Figure 3. PSAP interacts with PGRN through the BC linker

(A) HEK293T cells were co-transfected with FLAG tagged PGRN and full length his-PSAP or PSAP truncation mutants as indicated. Cells were lysed two days after transfection and the lysates were immunoprecipitated with anti-FLAG antibodies. The IP products were analyzed by Western blot using anti-FLAG and anti-PSAP antibodies (RRID:AB_2172462). (B) HEK293T cells were co-transfected with untagged PGRN and FLAG tagged PSAP fragments as indicated. Cells were lysed two days after transfection and the lysates were immunoprecipitated with anti-FLAG antibodies. (C) Recombinant Gst- or his-sumo tagged saposins purified from bacteria were incubated with FLAG beads only or FLAG beads with FLAG-PGRN recombinant proteins. The amount of saposin co-immunoprecipitated with FLAG-PGRN was analyzed by Western blot. (D) HEK293T cells were co-transfected with untagged PGRN and FLAG tagged full-length PSAP, full-length LAMP1, saposin B with BC linker fused with transmembrane and cytoplasmic domain of LAMP1 (Tc-LAMP1) and BC linker fused with Tc-LAMP1 as indicated. Cells were lysed two days after transfection and the lysates were immunoprecipitated with anti-FLAG antibodies and immunoblotted with anti-PGRN and anti-FLAG antibodies.

Figure 4. PSAP mutant with the BC linker replaced failed to interact with PGRN

(A) HEK293T cells were co-transfected with FLAG tagged wild type (WT) or mutant (mut) PSAP and untagged human PGRN as indicated. Media was collected and cells were lysed three days after transfection. The lysates and media were separately immunoprecipitated with anti-FLAG antibodies. (B) Conditioned medium containing AP or AP-PGRN were incubated with COS-7 cells transfected with WT or mutant PSAP fused to PDGFR. Cells were fixed and AP binding were visualized with AP substrates. Scale bar=100μm.

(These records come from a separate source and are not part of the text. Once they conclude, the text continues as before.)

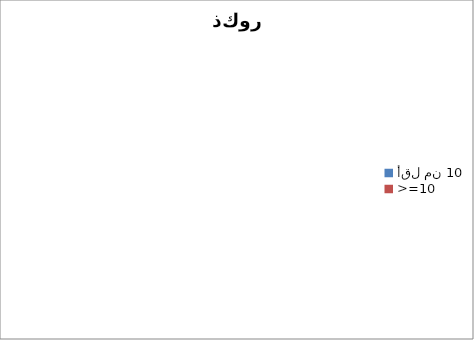
| Category | ذكور | إناث |
|---|---|---|
| أقل من 10 | 0 | 0 |
| >=10 | 0 | 0 |
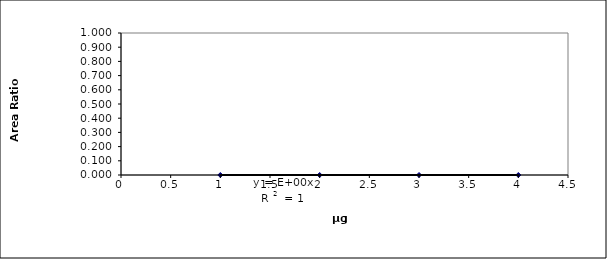
| Category | Series 0 |
|---|---|
| 0.0 | 0 |
| 0.0 | 0 |
| 0.0 | 0 |
| 0.0 | 0 |
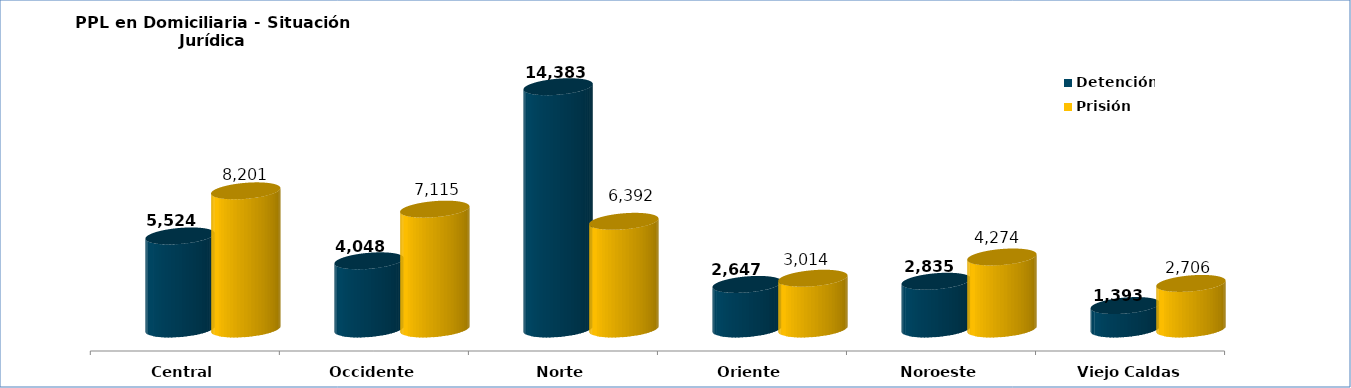
| Category | Detención | Prisión |
|---|---|---|
| Central | 5524 | 8201 |
| Occidente | 4048 | 7115 |
| Norte | 14383 | 6392 |
| Oriente | 2647 | 3014 |
| Noroeste | 2835 | 4274 |
| Viejo Caldas | 1393 | 2706 |
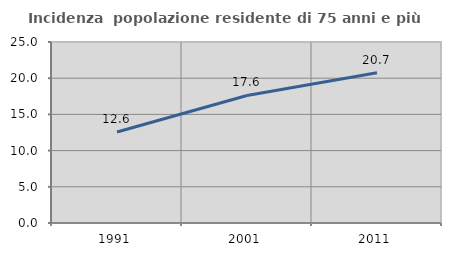
| Category | Incidenza  popolazione residente di 75 anni e più |
|---|---|
| 1991.0 | 12.579 |
| 2001.0 | 17.614 |
| 2011.0 | 20.743 |

Figure 5. PSAP mutants fail to deliver PGRN to lysosomes

(A) PSAP-/- mouse fibroblasts were infected with lentivirus expressing WT or mutant PSAP with the BC linker replaced by CD linker. Cells were fixed and stained with rabbit anti-human saposin B, sheep anti-mouse PGRN and rat anti-LAMP1 antibodies. Scale bar=10 μm. (B) The colocalization of PGRN with lysosomal marker LAMP1 in (A) were quantified using Image J. n=3, ***, p<0.001. (C) Grn^-/- cortical neurons were incubated with C-terminally FLAG his tagged human PGRN which does not bind to sortilin (5ug/ml) together with recombinant WT PSAP or mutant PSAP with the BC linker replaced by CD linker (5ug/ml). 12 hours later, cells were fixed and stained with rabbit anti-human saposin B, goat anti-human PGRN and rat anti-LAMP1 antibodies. Scale bar=10 μm. (D, E) The endocytosed PGRN (D) and PSAP (E) for the experiment in (C) were quantified by using Image J. n=3; ns, no significance; ***, p<0.001. One way ANOVA.